Factor the numerators and denominators of both fractions

First Fraction Numerator

[latex]\ x^2 - 4 = (x - 2)(x + 2)[/latex]

First Fraction Denominator

[latex]\ x^2 + x - 6 = (x + 3)(x - 2)[/latex]

The second fraction is fully factored already so we don’t need to try to factor it further. Rewrite the fraction

[latex]\frac{(x - 2)(x + 2)}{(x + 3)(x - 2)} \cdot \frac{x + 3}{x - 2}[/latex]

Multiply the numerators together and the denominators together

[latex]\frac{(x - 2)(x + 2)(x + 3)}{(x + 3)(x - 2)(x - 2)}[/latex]

Cancel out common terms. You can cancel out whole binomials, but not individual terms as part of the binomial

[latex]\frac{\cancel{(x - 2)}(x + 2)\cancel{(x + 3)}}{\cancel{(x + 3)}\cancel{(x - 2)}(x - 2)}[/latex]

The simplified version is

[latex]\frac{(x + 2)}{(x - 2)}[/latex]

Divide [latex]\frac{2x^2 - 8}{x^2 - 4}[/latex] by [latex]\frac{x + 2}{2x}[/latex]

Factor the numerators and denominators of both fractions

First Fraction Numerator

[latex]\ 2x^2 - 8 = 2(x^2 - 4) = 2(x - 2)(x + 2)[/latex]
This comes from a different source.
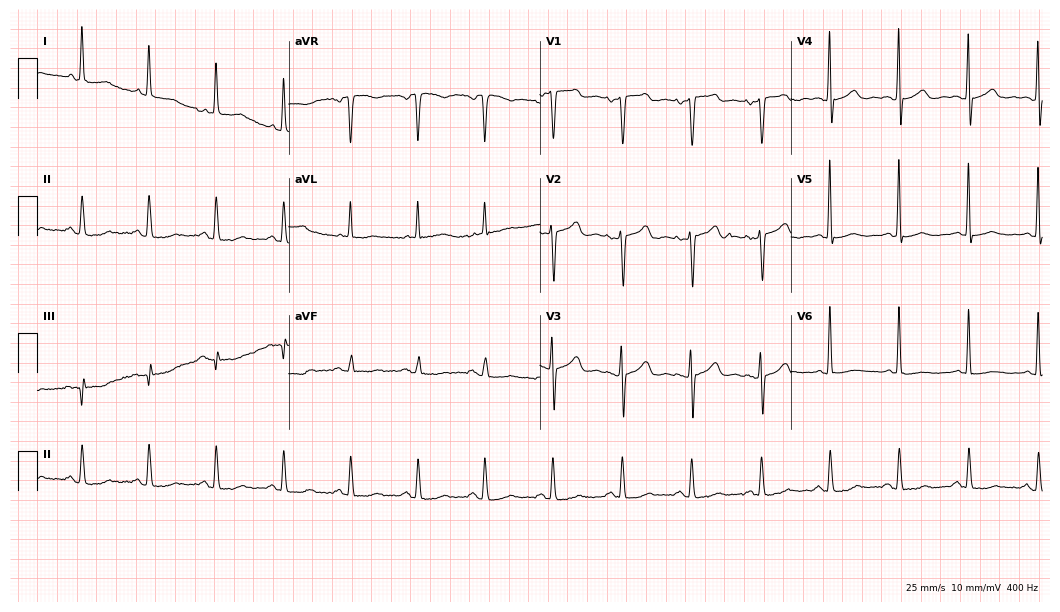
ECG — a woman, 78 years old. Screened for six findings — first-degree AV block, right bundle branch block, left bundle branch block, sinus bradycardia, atrial fibrillation, sinus tachycardia — none is recorded.

First Fraction Denominator

[latex]\ x^2 - 4 = (x - 2)(x + 2)[/latex]

The second fraction is fully factored already so we don’t need to try to factor it further. Rewrite the fraction

[latex]\frac{2(x - 2)(x + 2)}{(x - 2)(x + 2)} \div \frac{x + 2}{2x}[/latex]
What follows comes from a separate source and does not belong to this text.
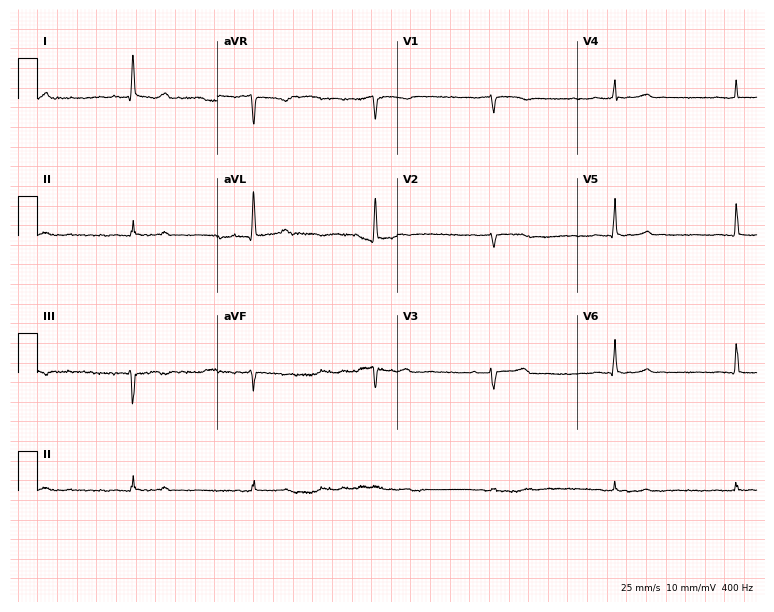
12-lead ECG from a woman, 57 years old. Screened for six findings — first-degree AV block, right bundle branch block, left bundle branch block, sinus bradycardia, atrial fibrillation, sinus tachycardia — none is recorded. Other findings, if any, are not listed.

Find the reciprocal of the second fraction

[latex]\frac{2x}{x+2}[/latex]

Multiply the first fraction by the reciprocal of the second

[latex]\frac{2(x - 2)(x + 2)}{(x - 2)(x + 2)} \cdot \frac{2x}{x+2}[/latex]

Multiply the two fractions together

[latex]\frac{2(x - 2)(x + 2) \cdot 2x}{(x - 2)(x + 2) \cdot (x + 2)}[/latex]

Cancel out common terms

[latex]\frac{2 \cancel{(x - 2)}\cancel{(x + 2)} \cdot 2x}{\cancel{(x - 2)}\cancel{(x + 2)} \cdot (x + 2)}[/latex]

Rewrite the fraction

[latex]\frac{2 \cdot 2x}{x + 2}[/latex]

[latex]\frac{4x}{x + 2}[/latex]

The simplified version is

[latex]\frac{4x}{x + 2}[/latex]